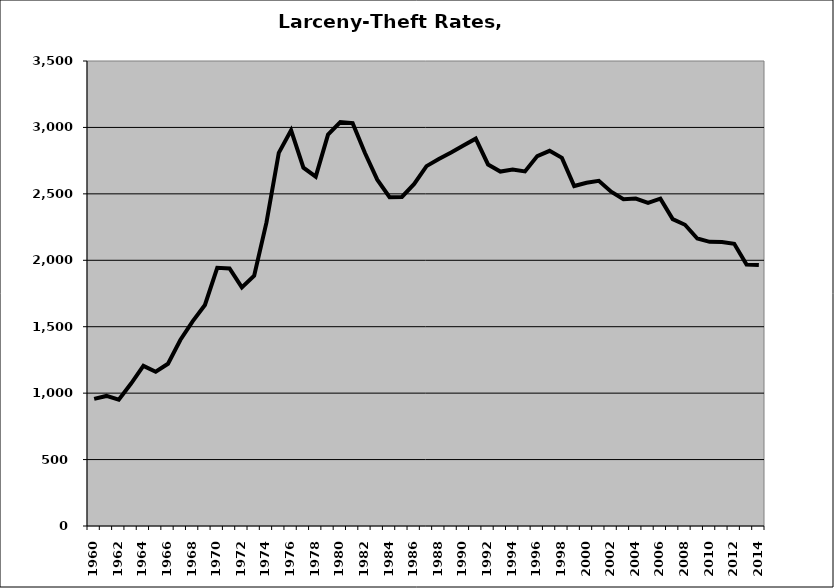
| Category | Larceny-Theft |
|---|---|
| 1960.0 | 956.668 |
| 1961.0 | 978.959 |
| 1962.0 | 950.163 |
| 1963.0 | 1072.398 |
| 1964.0 | 1205.238 |
| 1965.0 | 1160.849 |
| 1966.0 | 1220.922 |
| 1967.0 | 1400.191 |
| 1968.0 | 1540.855 |
| 1969.0 | 1663.883 |
| 1970.0 | 1943.519 |
| 1971.0 | 1938.783 |
| 1972.0 | 1796.096 |
| 1973.0 | 1884.289 |
| 1974.0 | 2285.126 |
| 1975.0 | 2808.57 |
| 1976.0 | 2978.204 |
| 1977.0 | 2696.767 |
| 1978.0 | 2629.696 |
| 1979.0 | 2946.249 |
| 1980.0 | 3040.103 |
| 1981.0 | 3032.387 |
| 1982.0 | 2807.543 |
| 1983.0 | 2607.072 |
| 1984.0 | 2475.335 |
| 1985.0 | 2476.415 |
| 1986.0 | 2574.209 |
| 1987.0 | 2708.578 |
| 1988.0 | 2762.647 |
| 1989.0 | 2811.121 |
| 1990.0 | 2864.107 |
| 1991.0 | 2915.559 |
| 1992.0 | 2721.26 |
| 1993.0 | 2667.749 |
| 1994.0 | 2682.328 |
| 1995.0 | 2669.034 |
| 1996.0 | 2784.131 |
| 1997.0 | 2824.137 |
| 1998.0 | 2771.095 |
| 1999.0 | 2558.922 |
| 2000.0 | 2583.224 |
| 2001.0 | 2598.609 |
| 2002.0 | 2516.019 |
| 2003.0 | 2460.141 |
| 2004.0 | 2464.319 |
| 2005.0 | 2432.732 |
| 2006.0 | 2463.39 |
| 2007.0 | 2309.671 |
| 2008.0 | 2267.292 |
| 2009.0 | 2163.949 |
| 2010.0 | 2138.794 |
| 2011.0 | 2137.976 |
| 2012.0 | 2123.876 |
| 2013.0 | 1968.535 |
| 2014.0 | 1963.643 |
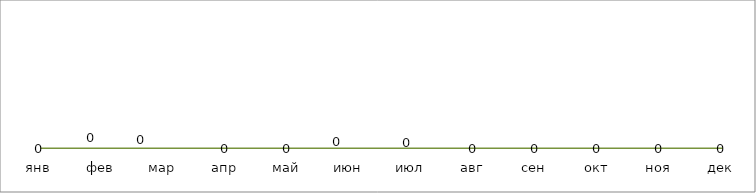
| Category | Series 0 |
|---|---|
| янв | 0 |
| фев | 0 |
| мар | 0 |
| апр | 0 |
| май | 0 |
| июн | 0 |
| июл | 0 |
| авг | 0 |
| сен | 0 |
| окт | 0 |
| ноя | 0 |
| дек | 0 |
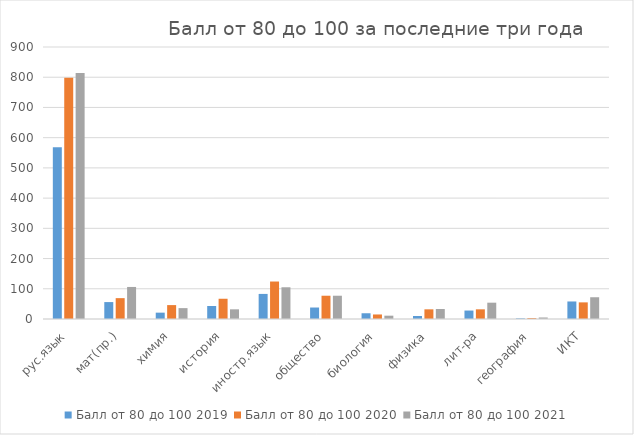
| Category | Балл от 80 до 100 2019 | Балл от 80 до 100 2020 | Балл от 80 до 100 2021 |
|---|---|---|---|
| рус.язык | 568 | 798 | 814 |
| мат(пр.) | 56 | 69 | 106 |
| химия | 21 | 46 | 36 |
| история | 43 | 67 | 32 |
| иностр.язык | 83 | 124 | 105 |
| общество | 38 | 77 | 77 |
| биология | 19 | 15 | 11 |
| физика | 10 | 32 | 33 |
| лит-ра | 28 | 32 | 54 |
| география | 2 | 3 | 5 |
| ИКТ | 58 | 55 | 72 |
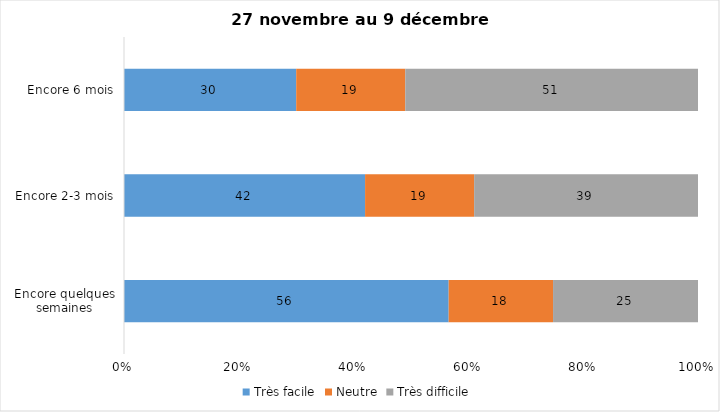
| Category | Très facile | Neutre | Très difficile |
|---|---|---|---|
| Encore quelques semaines | 56 | 18 | 25 |
| Encore 2-3 mois | 42 | 19 | 39 |
| Encore 6 mois | 30 | 19 | 51 |
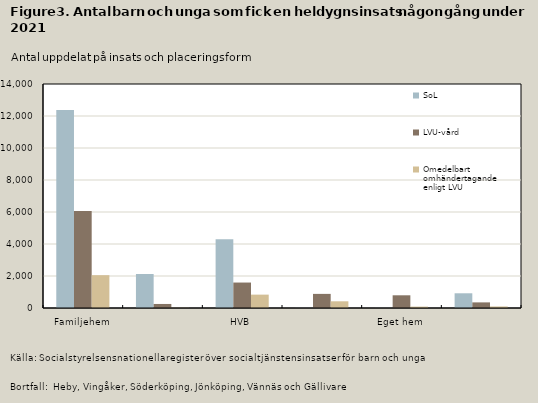
| Category | SoL | LVU-vård | Omedelbart 
omhändertagande 
enligt LVU |
|---|---|---|---|
| Familjehem | 12376 | 6065 | 2052 |
| Stödboende | 2125 | 252 | 18 |
| HVB | 4294 | 1591 | 836 |
| Särskilt ungdomshem enligt 12 § LVU | 8 | 882 | 419 |
| Eget hem | 7 | 794 | 86 |
| Annan placeringsform        | 920 | 351 | 96 |
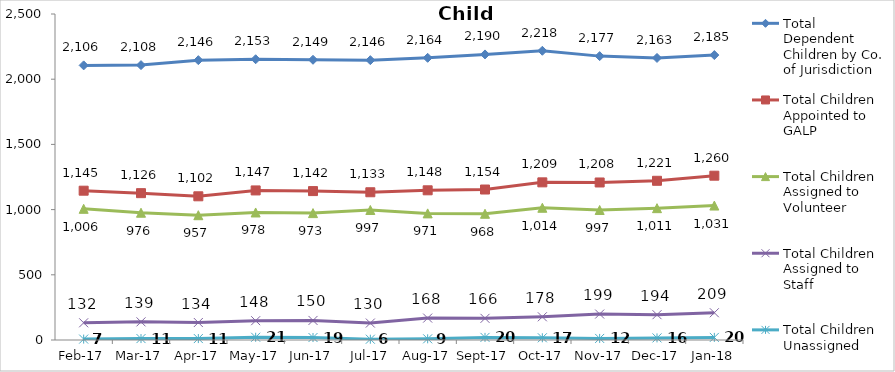
| Category | Total Dependent Children by Co. of Jurisdiction | Total Children Appointed to GALP | Total Children Assigned to Volunteer | Total Children Assigned to Staff | Total Children Unassigned |
|---|---|---|---|---|---|
| 2017-02-01 | 2106 | 1145 | 1006 | 132 | 7 |
| 2017-03-01 | 2108 | 1126 | 976 | 139 | 11 |
| 2017-04-01 | 2146 | 1102 | 957 | 134 | 11 |
| 2017-05-01 | 2153 | 1147 | 978 | 148 | 21 |
| 2017-06-01 | 2149 | 1142 | 973 | 150 | 19 |
| 2017-07-01 | 2146 | 1133 | 997 | 130 | 6 |
| 2017-08-01 | 2164 | 1148 | 971 | 168 | 9 |
| 2017-09-01 | 2190 | 1154 | 968 | 166 | 20 |
| 2017-10-01 | 2218 | 1209 | 1014 | 178 | 17 |
| 2017-11-01 | 2177 | 1208 | 997 | 199 | 12 |
| 2017-12-01 | 2163 | 1221 | 1011 | 194 | 16 |
| 2018-01-01 | 2185 | 1260 | 1031 | 209 | 20 |
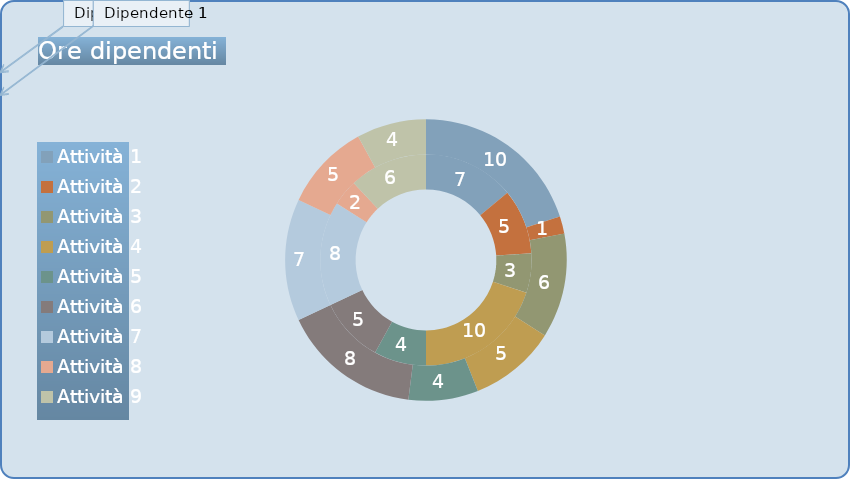
| Category | Dipendente 1 (ore) | Dipendente 2 (ore) |
|---|---|---|
| Attività 1 | 7 | 10 |
| Attività 2 | 5 | 1 |
| Attività 3 | 3 | 6 |
| Attività 4 | 10 | 5 |
| Attività 5 | 4 | 4 |
| Attività 6 | 5 | 8 |
| Attività 7 | 8 | 7 |
| Attività 8 | 2 | 5 |
| Attività 9 | 6 | 4 |
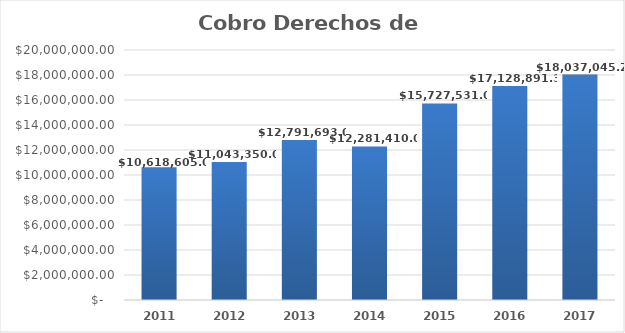
| Category | Cobro Derechos de Agua |
|---|---|
| 2011.0 | 10618605 |
| 2012.0 | 11043350 |
| 2013.0 | 12791693 |
| 2014.0 | 12281410 |
| 2015.0 | 15727531 |
| 2016.0 | 17128891.31 |
| 2017.0 | 18037045.24 |
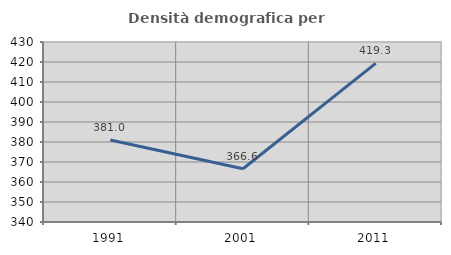
| Category | Densità demografica |
|---|---|
| 1991.0 | 380.979 |
| 2001.0 | 366.618 |
| 2011.0 | 419.315 |
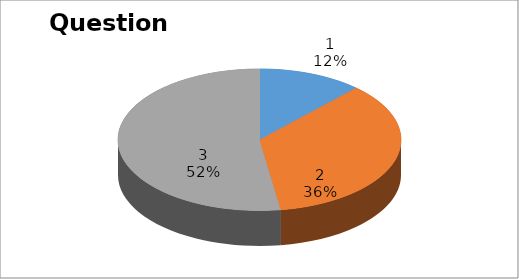
| Category | Series 0 |
|---|---|
| 0 | 5 |
| 1 | 15 |
| 2 | 22 |
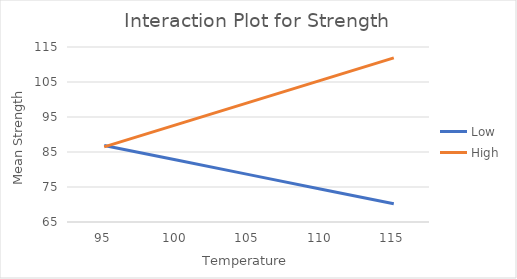
| Category | Low | High |
|---|---|---|
| 95.0 | 86.882 | 86.447 |
| 100.0 | 82.709 | 92.812 |
| 105.0 | 78.535 | 99.178 |
| 110.0 | 74.362 | 105.543 |
| 115.0 | 70.188 | 111.909 |
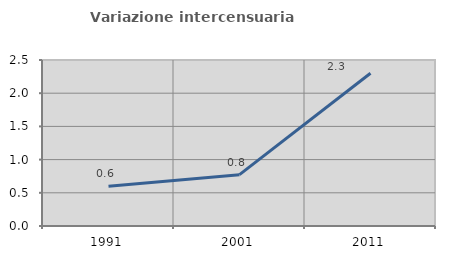
| Category | Variazione intercensuaria annua |
|---|---|
| 1991.0 | 0.6 |
| 2001.0 | 0.773 |
| 2011.0 | 2.301 |
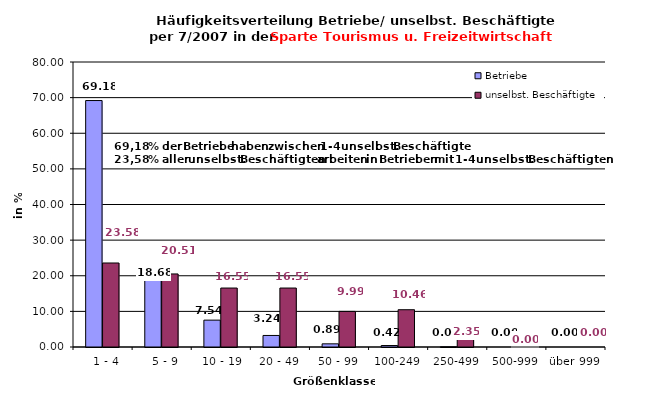
| Category | Betriebe | unselbst. Beschäftigte |
|---|---|---|
|   1 - 4 | 69.181 | 23.58 |
|   5 - 9 | 18.683 | 20.508 |
|  10 - 19 | 7.542 | 16.549 |
| 20 - 49 | 3.237 | 16.552 |
| 50 - 99 | 0.886 | 9.991 |
| 100-249 | 0.416 | 10.465 |
| 250-499 | 0.054 | 2.355 |
| 500-999 | 0 | 0 |
| über 999 | 0 | 0 |
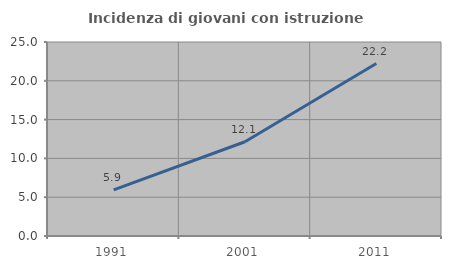
| Category | Incidenza di giovani con istruzione universitaria |
|---|---|
| 1991.0 | 5.946 |
| 2001.0 | 12.15 |
| 2011.0 | 22.222 |
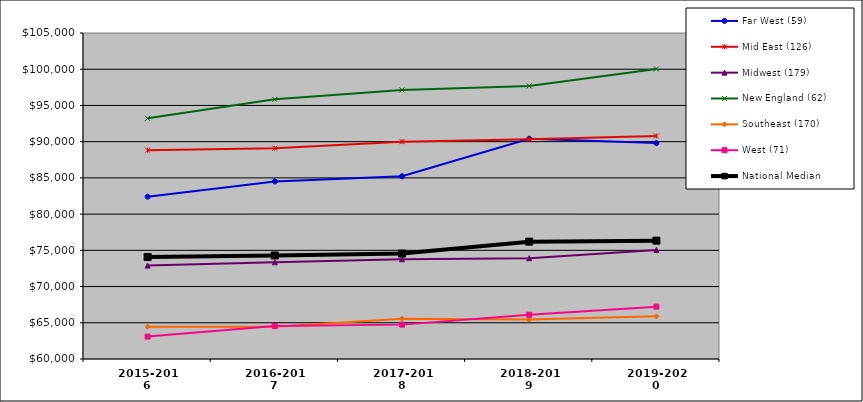
| Category | Far West (59) | Mid East (126) | Midwest (179) | New England (62) | Southeast (170) | West (71) | National Median |
|---|---|---|---|---|---|---|---|
| 2015-2016 | 82404 | 88830 | 72891 | 93217.5 | 64444.5 | 63090 | 74088 |
| 2016-2017 | 84509 | 89081.5 | 73350 | 95839.5 | 64451 | 64561 | 74288 |
| 2017-2018 | 85219 | 90002 | 73765 | 97146.5 | 65560 | 64745 | 74555 |
| 2018-2019 | 90396 | 90327 | 73911 | 97694.5 | 65443 | 66107 | 76199 |
| 2019-2020 | 89799 | 90781 | 75057 | 100039 | 65888 | 67222 | 76337 |
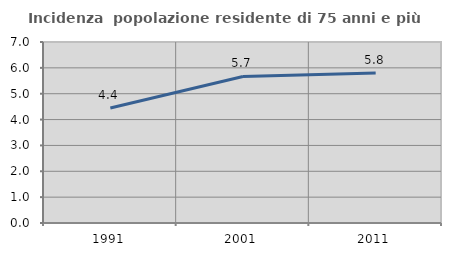
| Category | Incidenza  popolazione residente di 75 anni e più |
|---|---|
| 1991.0 | 4.445 |
| 2001.0 | 5.668 |
| 2011.0 | 5.803 |

________

* **Problem to solve**: Beginning with the first line of the material above, please output each line exactly through the line that contains "2012.0 | 2123.876 |", and only those, leaving out pictures.

* **Answer below**:
| Category | Larceny-Theft |
|---|---|
| 1960.0 | 956.668 |
| 1961.0 | 978.959 |
| 1962.0 | 950.163 |
| 1963.0 | 1072.398 |
| 1964.0 | 1205.238 |
| 1965.0 | 1160.849 |
| 1966.0 | 1220.922 |
| 1967.0 | 1400.191 |
| 1968.0 | 1540.855 |
| 1969.0 | 1663.883 |
| 1970.0 | 1943.519 |
| 1971.0 | 1938.783 |
| 1972.0 | 1796.096 |
| 1973.0 | 1884.289 |
| 1974.0 | 2285.126 |
| 1975.0 | 2808.57 |
| 1976.0 | 2978.204 |
| 1977.0 | 2696.767 |
| 1978.0 | 2629.696 |
| 1979.0 | 2946.249 |
| 1980.0 | 3040.103 |
| 1981.0 | 3032.387 |
| 1982.0 | 2807.543 |
| 1983.0 | 2607.072 |
| 1984.0 | 2475.335 |
| 1985.0 | 2476.415 |
| 1986.0 | 2574.209 |
| 1987.0 | 2708.578 |
| 1988.0 | 2762.647 |
| 1989.0 | 2811.121 |
| 1990.0 | 2864.107 |
| 1991.0 | 2915.559 |
| 1992.0 | 2721.26 |
| 1993.0 | 2667.749 |
| 1994.0 | 2682.328 |
| 1995.0 | 2669.034 |
| 1996.0 | 2784.131 |
| 1997.0 | 2824.137 |
| 1998.0 | 2771.095 |
| 1999.0 | 2558.922 |
| 2000.0 | 2583.224 |
| 2001.0 | 2598.609 |
| 2002.0 | 2516.019 |
| 2003.0 | 2460.141 |
| 2004.0 | 2464.319 |
| 2005.0 | 2432.732 |
| 2006.0 | 2463.39 |
| 2007.0 | 2309.671 |
| 2008.0 | 2267.292 |
| 2009.0 | 2163.949 |
| 2010.0 | 2138.794 |
| 2011.0 | 2137.976 |
| 2012.0 | 2123.876 |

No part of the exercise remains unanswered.